I've been playing with rstudio server on an old laptop with linux mint (debian) installed.
I've always ran on windows, so I've never taken advantage of parallel
or multicore
packages, and my goal was to learn rstudio server
as well as R linux
and how multicore processing could speed up my processes.
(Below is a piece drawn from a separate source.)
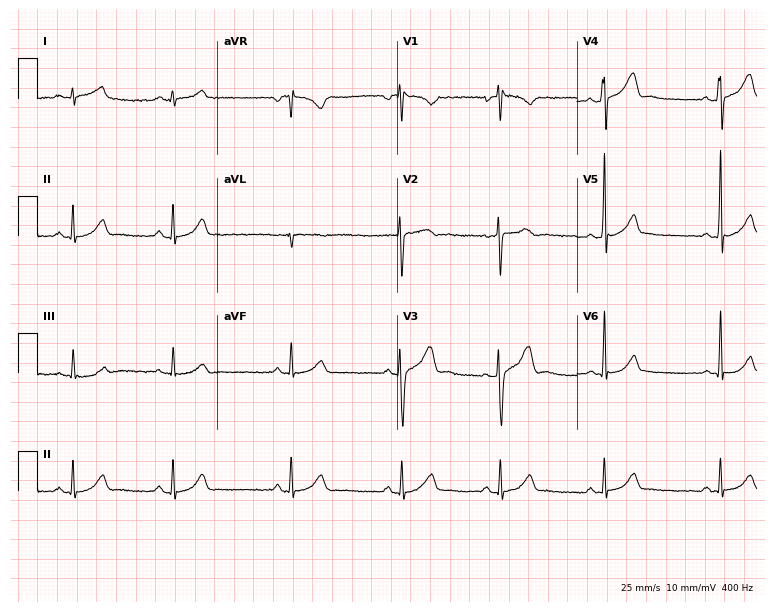
12-lead ECG from a 20-year-old male. Labelled as a normal ECG.
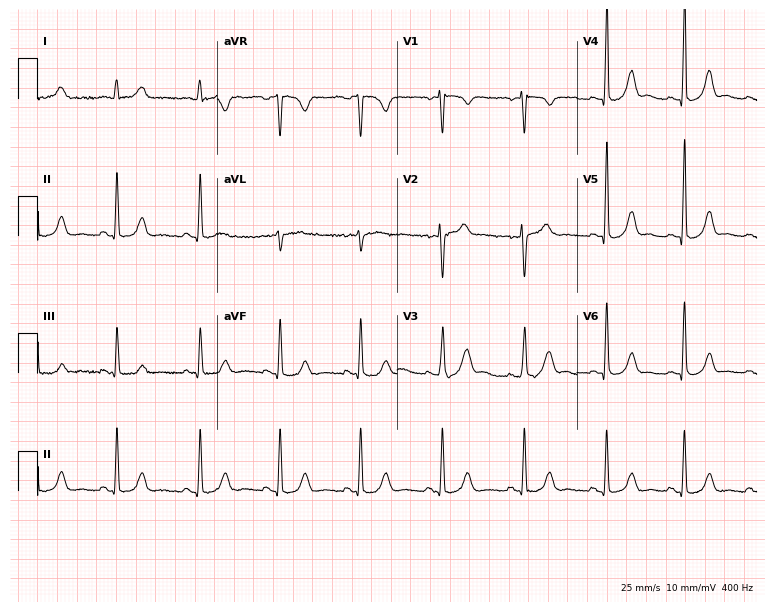
Resting 12-lead electrocardiogram. Patient: a female, 37 years old. Read as a normal ECG.

One main use of lapply that I use on an everyday basis looks like this:
f <- function(x) {
x1 <- data[1:50, x]
x2 <- data[51:100, x]
line <- c(paste0(mean(x1), " (", sd(x1), ")"),
paste0(mean(x2), " (", sd(x2), ")"),
t.test(x1, x2)$p.value)
return(line)
}
data <- data.frame(matrix(rnorm(2600, 85, 19), nrow=100, ncol=26))
names(data) <- letters
do.call(rbind, lapply(letters, f))
microbenchmark(
do.call(rbind, lapply(letters, f))
)
Median time is 21.8
milliseconds
Alternatively:
library(parallel)
microbenchmark(
do.call(rbind, mclapply(letters, f))
)
Median time is 120.9
milliseconds.
Why this huge difference?
The machine is a 2-core dinosaur. Is it that you do not see benefits until you are working with >= 4-core machines? Is my use case (column wise calculations of a data.frame) improper to see benefits?
Thank you!
Your data is to small to have an advantage against the overhead, try
f <- function(x) {
x1 <- data[1:50000, x]
x2 <- data[50001:100000, x]
line <- c(paste0(mean(x1), " (", sd(x1), ")"),
paste0(mean(x2), " (", sd(x2), ")"),
t.test(x1, x2)$p.value)
return(line)
}
data <- data.frame(matrix(rnorm(2600, 85, 19), nrow=100000, ncol=26))
instead and check the result. Your example took my laptop 7 and 17 median miliseconds, but my bigger example changes this into 120 and 80. So in my opinion it's (not only) the number of cores, but more the size of your data in this case.